Flapper Flapdoodle 

Off-center performances take the kick out of Millie.

Have you ever been buttonholed at a party by a loud and loquacious fellow who fancies himself a comedian, belching stale jokes in your face while he elbows you in the ribs? If so, you probably can appreciate the essence of Thoroughly Modern Millie, the airheaded musical now at the Carousel Dinner Theatre.

Based on the not-so-classic movie of the same name, this production, directed and choreographed by Marc Robin, brings a whole new definition to the term broad acting.

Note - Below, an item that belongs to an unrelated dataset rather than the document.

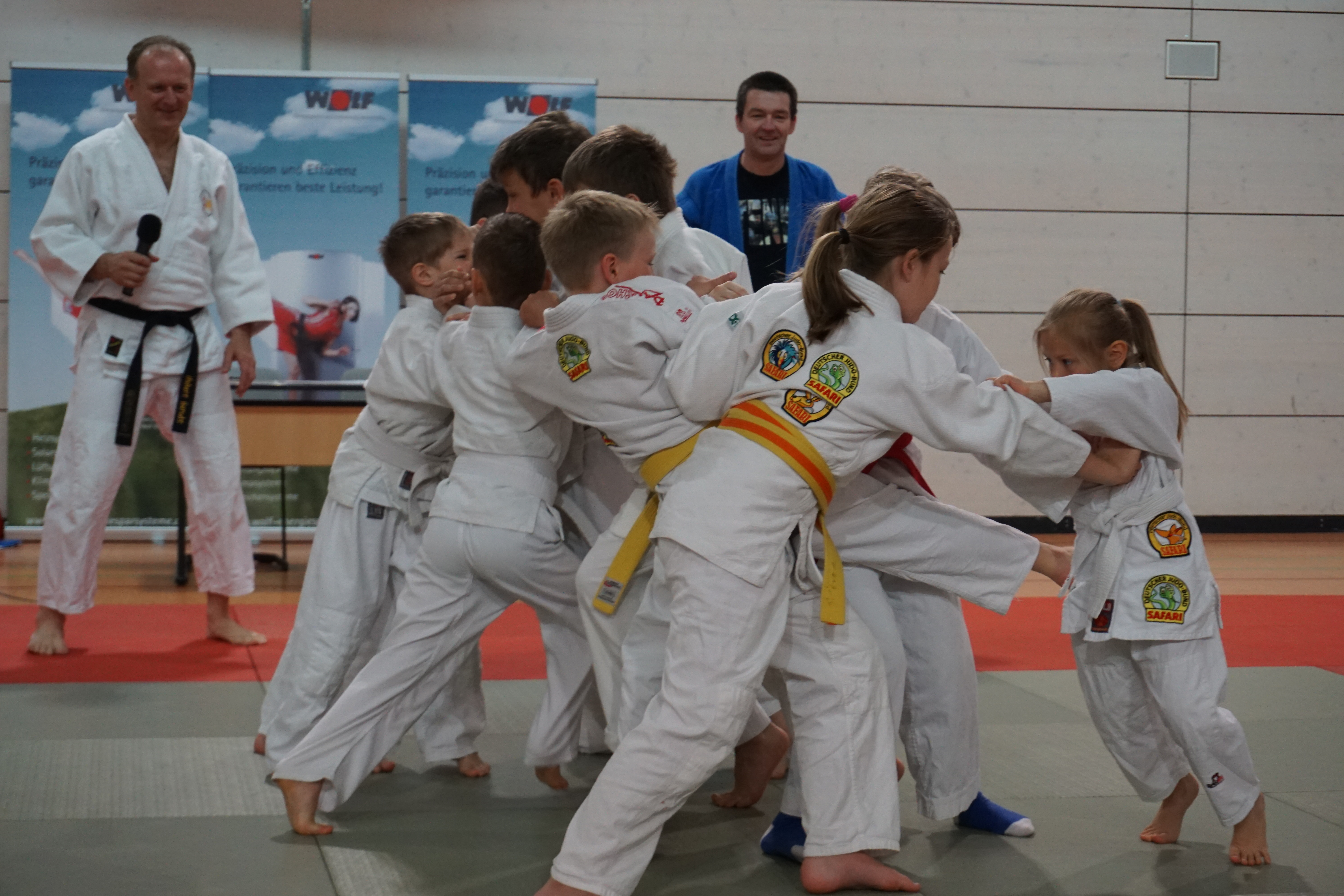 29.04.2017. Demonstration Stenka. Kinder in 2 Gruppen führen einen klassischen Angriffskampf im Rahmen des 1. Internationalen Kampfsport Landeslehrganges in Pfaffenhofen/Ilm durch.

While there's nothing inherently wrong with jumping on every gag with the size-48 brogans of a circus clown, you need a cast that can sustain that manic level of overreaching and still make the evening palatable. And that's where the Carousel crew falls a bit short.

As for the story line, it's pure Broadway schmaltz: Millie, a rube from Kansas, shows up in the big city in the flapper decade of the 1920s, with her eye fixed on meeting and marrying a sugar daddy. She winds up at a rooming house owned by a suspiciously friendly Asian woman, Mrs. Meers, who, it turns out, shuttles the girls in the front door, finds out which ones have no family or friends, and then sells the grown-up orphans into Shanghai slavery as prostitutes.

While ducking Mrs. Meers, Millie gets a job at an insurance company and sets her talons for the pompous boss, Trevor Graydon. But he calls her "John" (she's a "Johnny-on-the-spot"), and he falls instead for Millie's pal, Dorothy Brown. That's just the beginning of the confusion in this froth that involves a supposedly penniless loser, Jimmy Smith, who is really rich, and Mrs. Meers' two sons, who have their own agendas.

The music and lyrics -- by Jeanine Tesori and Dick Scanlan, respectively -- are ultimately forgettable (except for the familiar title ditty). And the book by Richard Morris and Scanlan is equally thin. It falls, then, to the director and actors to turn this hash into ambrosia. In the demanding role of Millie, Hollie Howard has a cheerful perkiness throughout, but she has few comic chops. Much better is Jim Sorensen, who invests the stuffy role of Graydon with booming self-regard and precise timing. Also good, if uneven, is Ellie Mooney as twittering Dorothy Brown.

But others in the cast seem lost in director Robin's over-the-top interpretation. Donna M. Ryan is wincingly forced as Mrs. Meers, her brutally unfunny Chinese accent adding stereotyping insult to injury. And Brian Ogilvie, as the Millie-smitten Jimmy Smith, doesn't create a character worth Millie's time, let alone ours.

It's all played on an unchanging Art Decoish backdrop set, designed by Robert A. Kovach, that looks like the back wall of a scenery storage room. A Manhattan skyline is mostly obscured by some translucent panels and, unaccountably, a marquee-lit pyramid with two floating shapes that look like ears that were lopped off Trix cereal's silly rabbit. But if you concentrate on Jim Sorensen and the few but engaging ensemble tap numbers, you'll digest your meal just fine.